How I chose my major
A student shares her discernment process for her major and her career path
The process of declaring a major is a little different for everyone. Some students come into college knowing exactly what they will study, because it will lead to the career or vocation they know they want to pursue. For others, it’s a winding path.
That’s how it was for me. When I first came to Loyola, I was prepared to declare a major in political science. I had worked as an intern in the office of Congressman Chris Van Hollen (D-Md.) during my senior year of high school that led me to want to pursue the field.
With that in mind, I took a class in American Politics during my first semester. I learned a lot in that class, but nothing so valuable as what I learned about myself: Politics did not suit my interests. As you can imagine, this revelation left me extremely perplexed and frustrated. I thought I should have some idea of what I wanted to study, and that was not the case. (I’ve since realized that knowing what you don’t want to study is as valuable as figuring out what you do.)
Call on the experts
My adviser at the time, Doug Harris, Ph.D., helped me sort through my thoughts. After writing a list of my strengths and weaknesses, we came to the conclusion that a major in the Sellinger School of Business and Management would be more in line with my interests and goals. I told Dr. Harris that I enjoyed working with others, networking, analyzing data, and problem solving. With that in mind, I narrowed my choices down to three possible majors: finance, marketing, and international business.
I decided to take the core classes offered in Sellinger, which gave me a better grasp about what a business degree of study entailed. I recall taking my first marketing class, MK 240 with Jason Zhang, Ph.D., associate professor of marketing. Everything about that class intrigued me. I knew then that marketing was the major I wanted to pursue. It was, more or less, a gut decision.
Match interest with purpose
I felt I was back on track with my academic path, but in addition to my studies, I wanted to recognize and further explore my interest and passion in problem solving. I was taking an Information Systems introductory class as part of my business major, and I soon discovered I really enjoyed this subject. As a result, I decided to minor in Information Systems (IS). While I did this for my own intellectual satisfaction, I soon learned that having a minor in IS made me more marketable to employers when I started my job search.
When I was looking for resources to help me discern my major, I found talking with professors about their career paths and meeting with my advisor helped me through this process. The faculty members at Loyola want you to succeed, so if they don’t have the answers, they do know the direction to point you in. With the support and guidance of my professors, the process of selecting a field of study was far less challenging than I had expected.
I’ve been fortunate to have great professors throughout my college career. Professor Zhang was essential in helping me to realize that marketing was the field of study that I wanted to pursue. I recall sitting down with him and talking about post college opportunities in the business world. He has been very supportive throughout my time at Loyola and was always available and easy to communicate with. And Astrid Schmidt-King, J.D., LL.M., really helped me prepare for my job interview process by giving me great advice. She was my professor for Legal Environment of Business, a class I took first semester my senior year.

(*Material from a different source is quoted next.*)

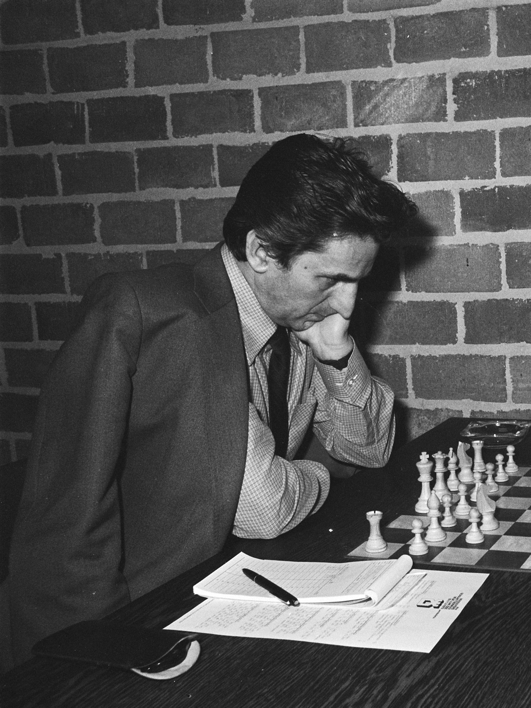 Hoogovenschaaktoernooi 1979, 2e ronde; Juraj Nikolac.
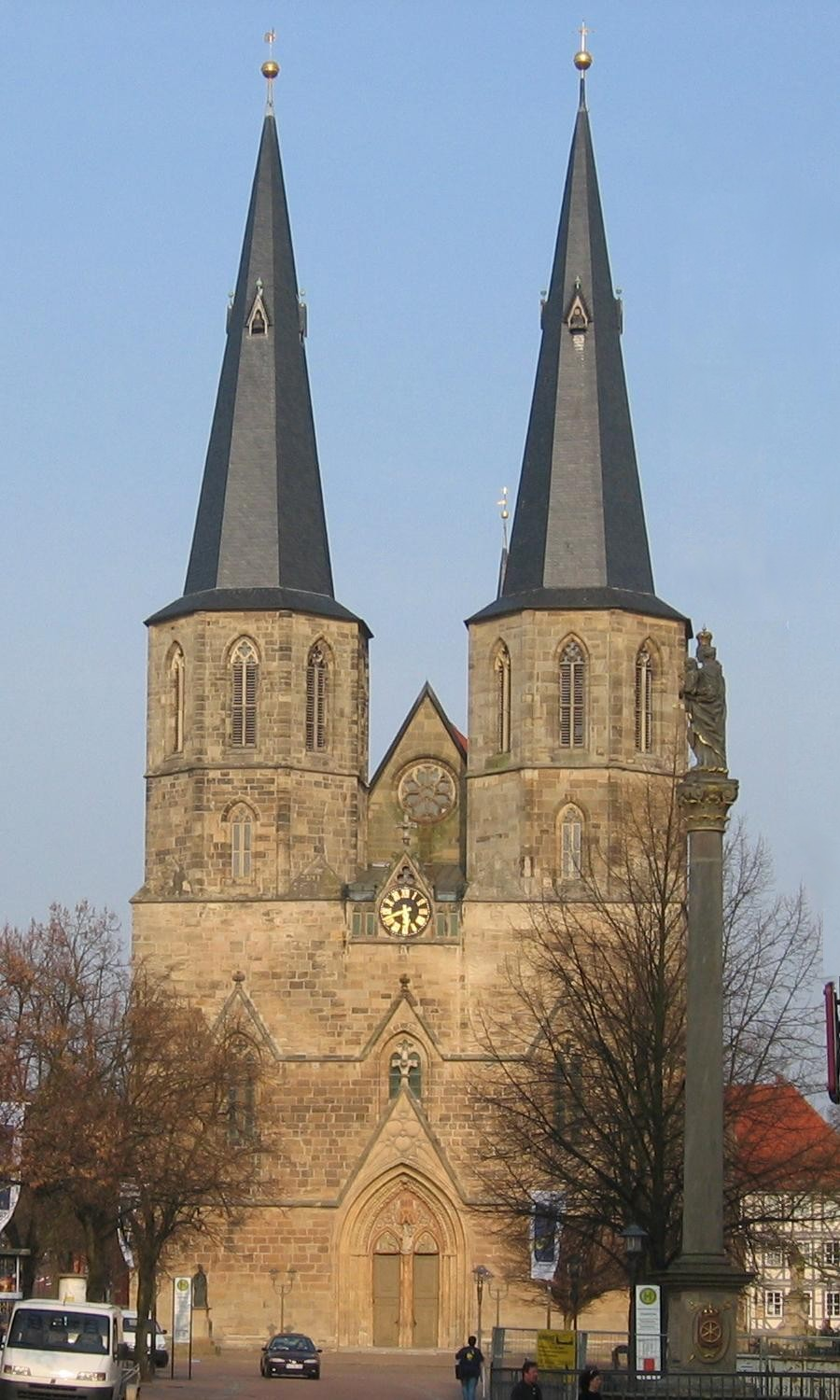 Beschreibung: Propsteikirche St. Cyriakus Duderstadt Quelle: Fotografiert am 01.04.2004 Fotograf: Christoph Wilhelms (Christoph73) Aufgenommen mit: Canon Digital IXUS 400 Copyright Status: GNU Freie Dokumentationslizenz

In addition, Loyola’s Career Center was a huge resource in both preparing for and lining up interviews with potential employers. I’ve recognized how beneficial the networking connections are through Loyola and with alumni. Loyola students have incredible access to connections, both in the Baltimore-D.C. metro area and all over the country—and world—through the Greyhound network.
Keep three things in mind
My journey in choosing a field of study has diverged at several points while at Loyola, and my experience taught me a few valuable lessons that I hope will inspire future Greyhounds, particularly if there are no “ah-ha!” moments during those first weeks (and even your first year) on campus:
1. Let life work itself out. The less pressure you put on yourself to have a concrete plan, the more you make yourself open to discovering a passion, which could then lead to an area of study.
2. Don’t be afraid to ask for help, even if that help is just listening to you talk through your decision-making process, your goals, and your interests.
3. At Loyola, there is an abundance of support, guidance, and expertise to be tapped from faculty, administrators, student service departments, and even upperclassmen who have been through the process.
Fast-forward to my senior year, and I am thrilled to say I have accepted a job, which I will start this summer after graduation. Nobody is more surprised than I am to say my job is in the finance sector. I did not think I would end up in finance, given that I concentrated my business focus on marketing, but this is why it is important to embrace the breadth and depth of the academic offerings at Loyola, and equally as important to keep an open mind. I will be bringing everything I learned at Loyola—not only from my business classes, but from core classes, service-learning, studying abroad, and internship experiences—as I begin my next chapter.